V5 development progress - Search depth control
This allows you to configure the behaviour of the search engine when searching very large sites. This affects how far your searches will be able to go when a large number of results is returned (usually when someone performs a vague search on a large site with tens of thousands of pages).
This feature can be found under the "Limits" tab of the configuration window. There is a slider bar labeled, "Optimize search behaviour for large sites".
You can select between having a slower search that returns more ranked results vs a fast search that returns fewer ranked results. This is a useful feature when you have 100,000's of pages in your index. But has little to no effect on small sites.
It has the biggest impact is when people use exact phrase searches and the phrase is made up of common words, and the search is across a large number of large documents. This type of search would normally be fairly disk and CPU intensive. Selecting a fast search would result in the search set being trimmed down to the most promising documents. Less documents will be be examined for the matching exact phrase, which will be faster, but runs the risk that some hits are missed.
Selecting a 'slow search' results in a near exhaustive search of the entire document set being done. Which can be resource intensive under the conditions noted above. But it is unlikely that any result will be missed.
When this feature activates, the user is warned with the following message, "Your search query contained too many common words to return the entire set of results available. Please try again with a more specific query for better results."
The V5 feature replaces the misunderstood "Max context seeks" feature that was in V4 of Zoom.
Because of the above changes, some users with large sites will find that it is no longer possible to do a wild card search for "**" or "*e*" to get all the pages indexed in V5. The search set will be trimed down to return results quicker. Note that these searches were only typically used for maintenance purposes by the website owner, and it is unlikely that an end user will perform such searches on your website (or expect useful results from doing so). For those not familar with wildcard searches, *e* means find every page that contains at least one word that contains the letter 'e'.

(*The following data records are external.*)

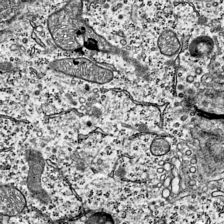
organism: Mouse
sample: Visual Cortex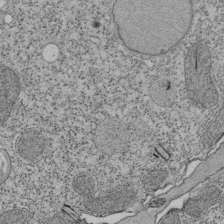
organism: Tetrahymena
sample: Cilia in tetrahymena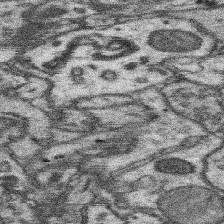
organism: Mouse
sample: Somatosensory cortex neuropil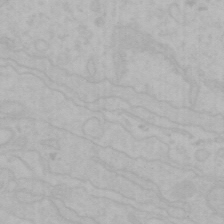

If you still wish to browse an entire list of the files indexed, you could either:
a) Browse the zoom_pagedata.zdat file (making sure NOT to edit the file)
b) Use the new "View or delete pages from existing index" feature in the Zoom Indexer application (find it under the menus: "Index"->"Manage existing index"). This will allow you to browse or look through the list of pages that have been indexed. Remember to load the ZCFG file with the settings for the corresponding index session first.
c) Enable logging to file when indexing, so that a list of all indexed files are saved to disk during indexing. See the "Index Log" tab of the Configuration window. You can turn off other messages so that only "Indexing" messages are stored.